-- Work order --
With no images included, output each entry below exactly as it appears.

-- Records for processing --
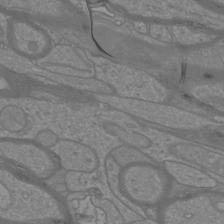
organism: Mouse
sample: Cortical neurons
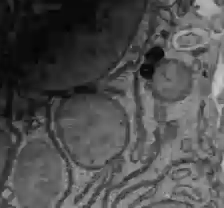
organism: C57BL Mouse
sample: Liver
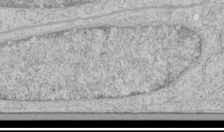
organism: Human
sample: Mitochondria in HCT116 cells
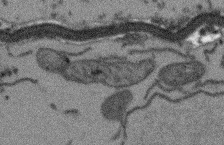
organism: Arabidopsis thaliana
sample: Root tip
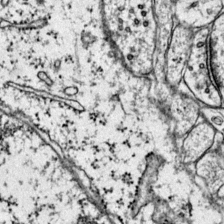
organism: Mouse
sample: Primary visual cortex
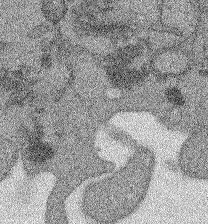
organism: Human
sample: HeLa cells
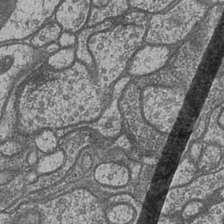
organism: Drosophila
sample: Optic medulla
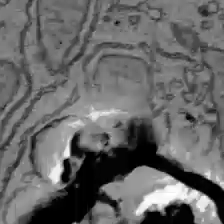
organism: C57BL Mouse
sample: Liver
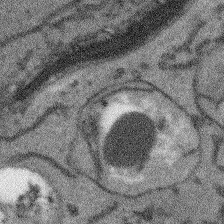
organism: Arabidopsis thaliana
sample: Root tip
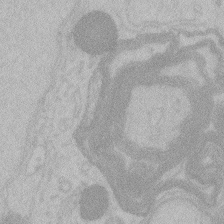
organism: Zebrafish
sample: Macrophage infected with Toxoplasma gondii
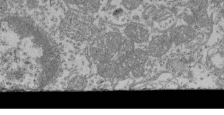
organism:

-- Completed task --
organism: Mouse
sample: Cortical neurons
organism: C57BL Mouse
sample: Liver
organism: Human
sample: Mitochondria in HCT116 cells
organism: Arabidopsis thaliana
sample: Root tip
organism: Mouse
sample: Primary visual cortex
organism: Human
sample: HeLa cells
organism: Drosophila
sample: Optic medulla
organism: C57BL Mouse
sample: Liver
organism: Arabidopsis thaliana
sample: Root tip
organism: Zebrafish
sample: Macrophage infected with Toxoplasma gondii
organism:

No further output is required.